There are plenty of parallels between Debussy's opera and Saariaho's.
Both concern the psychological workings of an ill-starred love affair.
Both plots are easily summarized but laden with symbolism. And, most
significantly, both use a musical language that, on the surface at least,
seems gauzy and is mostly delicate.
All those thoughts came to mind as ‘L'amour de loin’

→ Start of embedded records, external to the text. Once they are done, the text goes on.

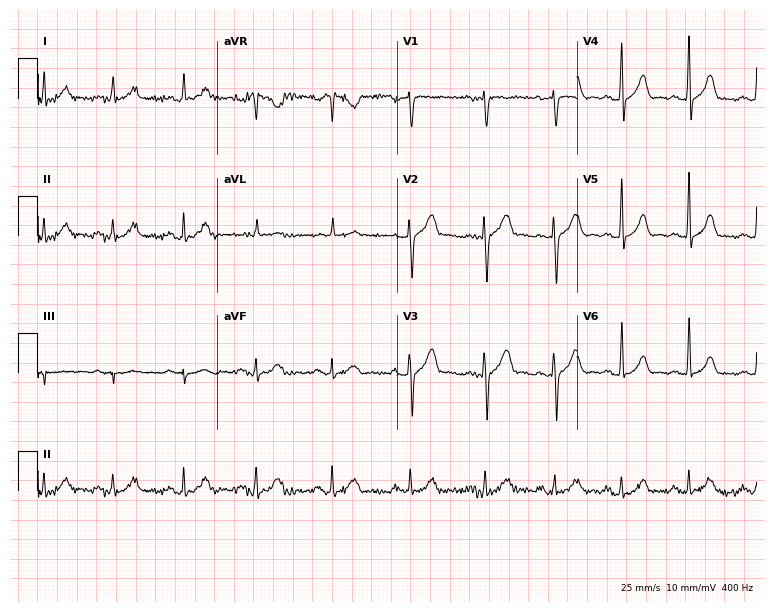
Electrocardiogram (7.3-second recording at 400 Hz), a 44-year-old male patient. Overall reading on record: normal ECG.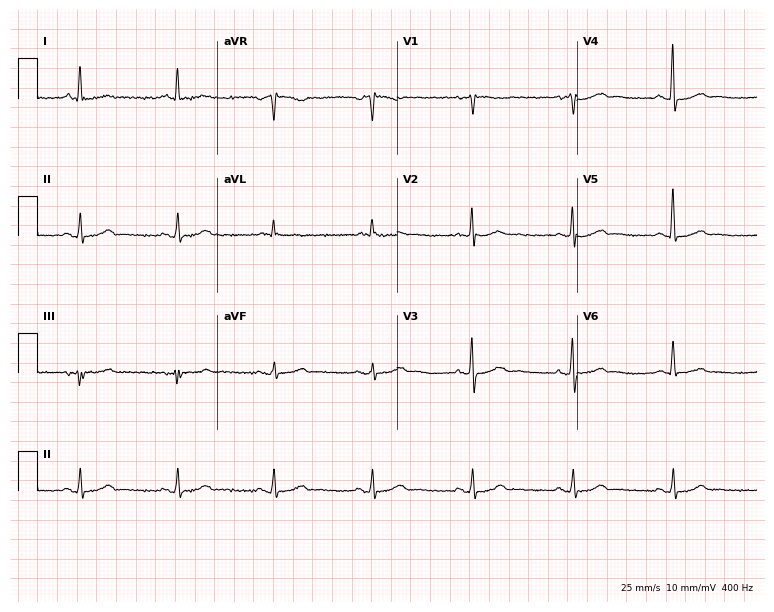
12-lead ECG from a 59-year-old man (7.3-second recording at 400 Hz). No first-degree AV block, right bundle branch block (RBBB), left bundle branch block (LBBB), sinus bradycardia, atrial fibrillation (AF) or sinus tachycardia recorded for this tracing.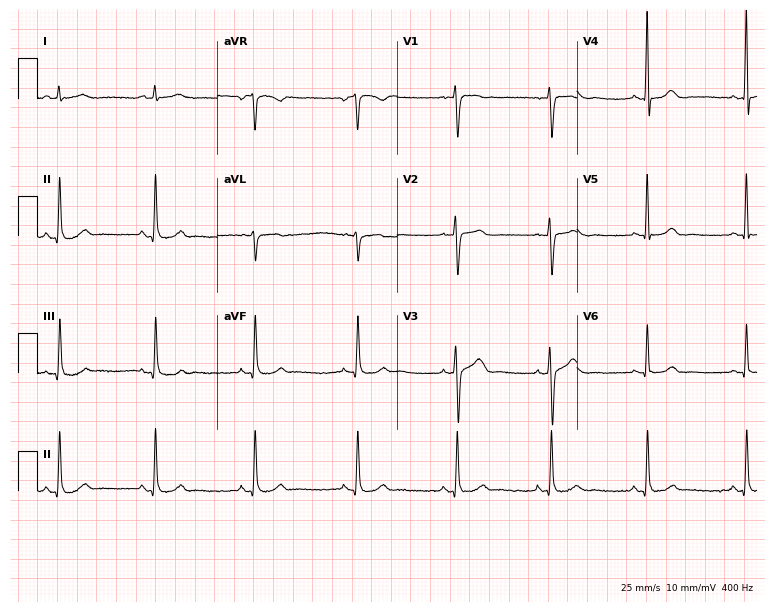
12-lead ECG from a female patient, 33 years old. Screened for six findings — first-degree AV block, right bundle branch block, left bundle branch block, sinus bradycardia, atrial fibrillation, sinus tachycardia — none is recorded. Other findings, if any, are not listed.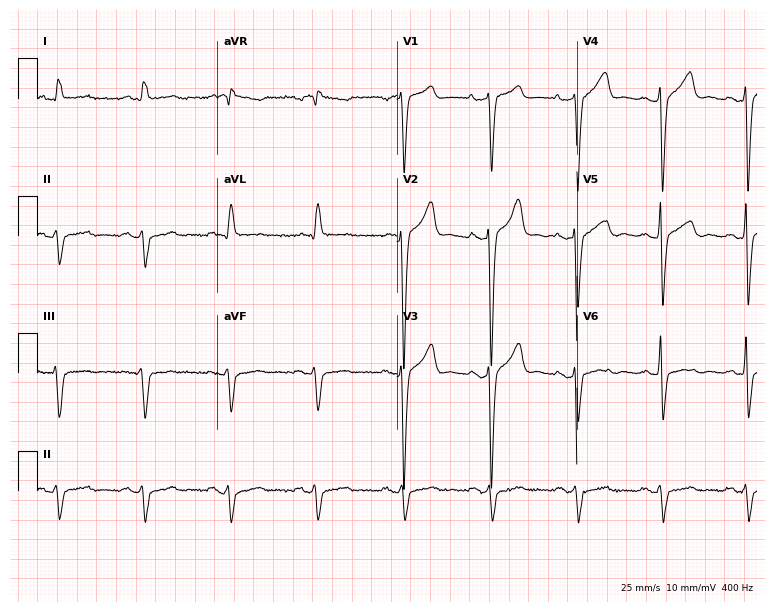
Resting 12-lead electrocardiogram. Patient: a 67-year-old female. None of these six findings is recorded: first-degree AV block, right bundle branch block, left bundle branch block, sinus bradycardia, atrial fibrillation, sinus tachycardia. Other findings, if any, are not listed.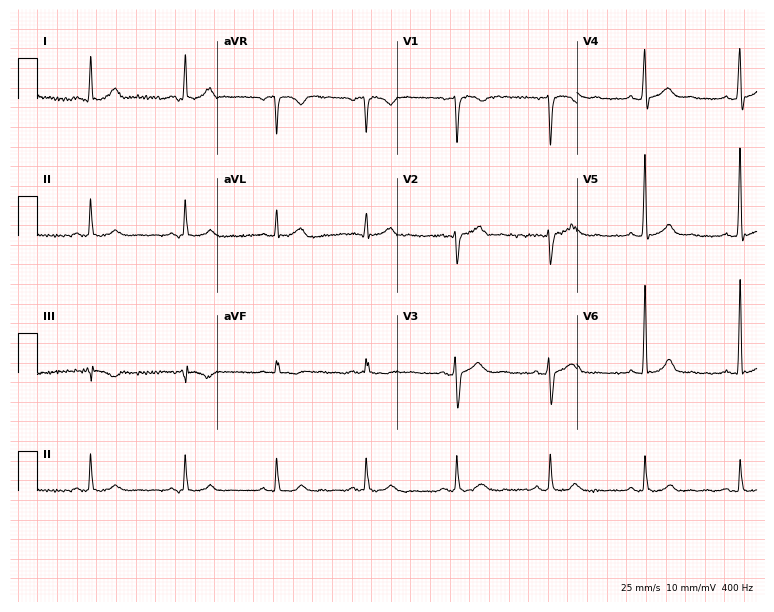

spun out its two hours on the stage of Santa Fe Opera, which always
includes one premiere among the five operas it presents in its summer
festival. This one has a big advantage with the gorgeous voices singing
the opera's three roles. Canadian baritone Gerald Finley sings Jaufré
Rudel, a 12th century troubador who falls in love with a princess across
the sea purely on the description provided by The Pilgrim, played by
Finnish mezzo-soprano Monica Groop, best known for her work in early
music. American soprano Dawn Upshaw plays Clémence, the princess
who is the love from afar.
The story, told in five acts (really scenes) without
intermission, is based on a real 12th-century troubador and a real princess,
about whom he wrote rhapsodic songs. In the opera, The Pilgrim takes
word to the princess of these songs, and she begins to dream of this
distant lover. Learning from The Pilgrim that the princess now knows
of his songs, the troubador resolves to go to her. On board ship, his
anxiety makes him mortally ill, and he has only a brief scene with Clémence
before he dies. Clémence, in recrimination, decides to enter
a convent. What makes the story work is the interior monologues and
dialogues that reveal the psychological landscape roiling under it all.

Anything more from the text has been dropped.